Safety for kids' AI is often described with broad strokes — "kid-safe", "COPPA-compliant". We get asked what that actually means in practice. Here's the engineering, plainly.

Three layers

  1. Prompt scope. The model is given a deliberately narrow brief — educational question answering, age-banded. Off-scope prompts are refused.
  2. Content review. Every lesson passes automated classifiers for medical, political, romantic, and violent content. Anything above threshold is quarantined and reviewed manually before it reaches a child.
  3. Output constraints. The lesson format itself is structured — title, explanation, three sub-lessons, each with a specific shape. This narrows what the model can even try to produce.

The refusal protocol

If a kid asks something the system can't safely answer, Xplorer doesn't go silent — he redirects warmly. "That's a great question for a grown-up.
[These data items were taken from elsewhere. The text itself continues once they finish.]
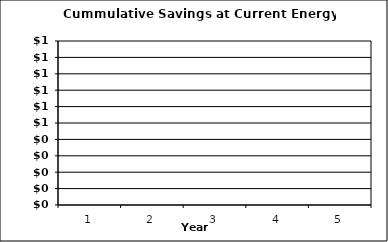
| Category | Cummulative Savings at Current Energy Prices |
|---|---|
| 0 | 0 |
| 1 | 0 |
| 2 | 0 |
| 3 | 0 |
| 4 | 0 |
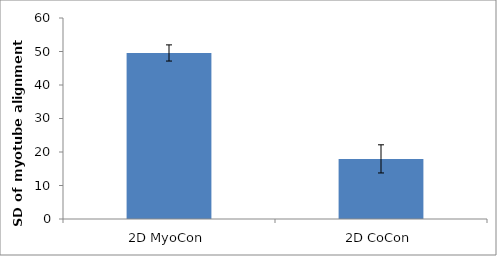
| Category | Series 0 |
|---|---|
| 2D MyoCon | 49.561 |
| 2D CoCon | 17.945 |
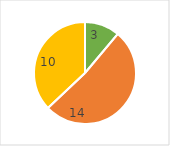
| Category | Series 0 |
|---|---|
| Demand focus | 3 |
| Supply focus | 14 |
| Maybe/unsure | 10 |

Want to save it for later and ask a different one now?" Silence scares kids; a warm pivot doesn't.

The hard rule

If a child seems to be in distress — keywords suggesting harm, bullying, or crisis — the system immediately shows a calm message directing them to a trusted adult, and pauses the lesson. No model, no AI response, no clever pivot. A human interaction, always.

What we don't do

  • We don't use behavioural advertising.
  • We don't retain children's identifying data beyond what's needed for the session.
  • We don't use streaks, badges-with-guilt, or notification-driven retention.